First National Bank of Boston v. Bellotti, 435 U.S. 765; 98 S. Ct. 1407; 55 L. Ed. 2d 707 (1978)

First National Bank of Boston v. Bellotti, 435 U.S. 765; 98 S. Ct. 1407; 55 L. Ed. 2d 707 (1978)

Facts—Appellants were national banking associations and business corporations that wanted to publicize their views. They opposed a referendum proposal to amend the Massachusetts Constitution that would allow the legislature to enact a graduated personal income tax. The attorney general of Massachusetts advised the corporation against making contributions or expenditures “for the purpose of influencing . . . or affecting the vote on any question submitted to the voters other than the one materially affecting any of the property, business or assets of the corporation.” The Supreme Judicial Court of Massachusetts held that the corporation could not claim First or Fourteenth Amendment protections for its speech or other activities entitling it to communicate its position on that issue to the general public.
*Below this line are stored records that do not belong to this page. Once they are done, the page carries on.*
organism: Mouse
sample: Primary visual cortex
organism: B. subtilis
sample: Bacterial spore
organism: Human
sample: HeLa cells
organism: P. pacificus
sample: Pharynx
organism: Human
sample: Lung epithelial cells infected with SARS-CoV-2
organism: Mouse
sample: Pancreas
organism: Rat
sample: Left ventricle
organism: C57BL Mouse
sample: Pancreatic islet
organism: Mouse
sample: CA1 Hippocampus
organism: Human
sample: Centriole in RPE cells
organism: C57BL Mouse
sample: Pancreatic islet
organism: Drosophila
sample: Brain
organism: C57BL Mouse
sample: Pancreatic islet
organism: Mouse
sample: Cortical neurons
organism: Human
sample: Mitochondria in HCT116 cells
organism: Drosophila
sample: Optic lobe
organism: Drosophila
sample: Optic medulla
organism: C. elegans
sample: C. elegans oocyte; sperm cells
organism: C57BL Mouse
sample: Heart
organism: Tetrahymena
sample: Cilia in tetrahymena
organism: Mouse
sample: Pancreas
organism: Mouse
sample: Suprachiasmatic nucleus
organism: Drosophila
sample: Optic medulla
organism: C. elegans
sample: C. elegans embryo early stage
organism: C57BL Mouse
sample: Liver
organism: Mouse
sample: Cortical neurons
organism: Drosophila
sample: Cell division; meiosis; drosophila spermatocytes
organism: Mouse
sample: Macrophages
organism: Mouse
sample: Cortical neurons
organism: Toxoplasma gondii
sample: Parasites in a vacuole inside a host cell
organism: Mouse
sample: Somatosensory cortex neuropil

Although the 1976 referendum had passed, the Court did not believe the question “moot” inasmuch as another referendum proposal was likely to arise.

Question—Does the Massachusetts law that prohibits corporations from spending money to influence a referendum violate the First and Fourteenth Amendments?
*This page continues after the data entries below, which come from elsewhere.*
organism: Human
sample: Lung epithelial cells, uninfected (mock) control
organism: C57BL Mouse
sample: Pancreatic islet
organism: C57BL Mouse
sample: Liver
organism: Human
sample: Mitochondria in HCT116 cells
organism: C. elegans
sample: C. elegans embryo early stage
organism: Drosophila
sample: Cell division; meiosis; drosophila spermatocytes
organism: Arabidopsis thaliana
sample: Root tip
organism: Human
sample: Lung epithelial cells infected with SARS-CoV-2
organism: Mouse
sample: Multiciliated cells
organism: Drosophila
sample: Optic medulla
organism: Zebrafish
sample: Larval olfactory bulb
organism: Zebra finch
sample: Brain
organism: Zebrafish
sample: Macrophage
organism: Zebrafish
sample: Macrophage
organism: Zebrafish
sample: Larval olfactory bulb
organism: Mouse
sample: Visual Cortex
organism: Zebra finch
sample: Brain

ReasonsJ. Powell (5–4). Freedom of speech and press embrace the liberty to discuss publicly and truthfully all matters of public concern without previous restraint or fear of subsequent punishment. If the speakers were not corporations, no one would suggest that the state could silence their proposed speech. Speech is indispensable to decision making in a democracy “and this is no less true because the speech comes from a corporation rather than an individual.” Although the press informs and educates the public and offers criticism and provides a forum for discussion and debate, it “does not have a monopoly on either the First Amendment or the ability to enlighten.” If a legislature may direct business corporations to “stick to business” it may also limit other corporations—religious, charitable, or civil—to their respective “business” when addressing the public. “Such power in government to channel the expression of views is unacceptable under the First Amendment.”

J. White and J. Rehnquist authored dissents in which they would have deferred to state judgments about the extent of corporate speech on issues not tied directly to such businesses.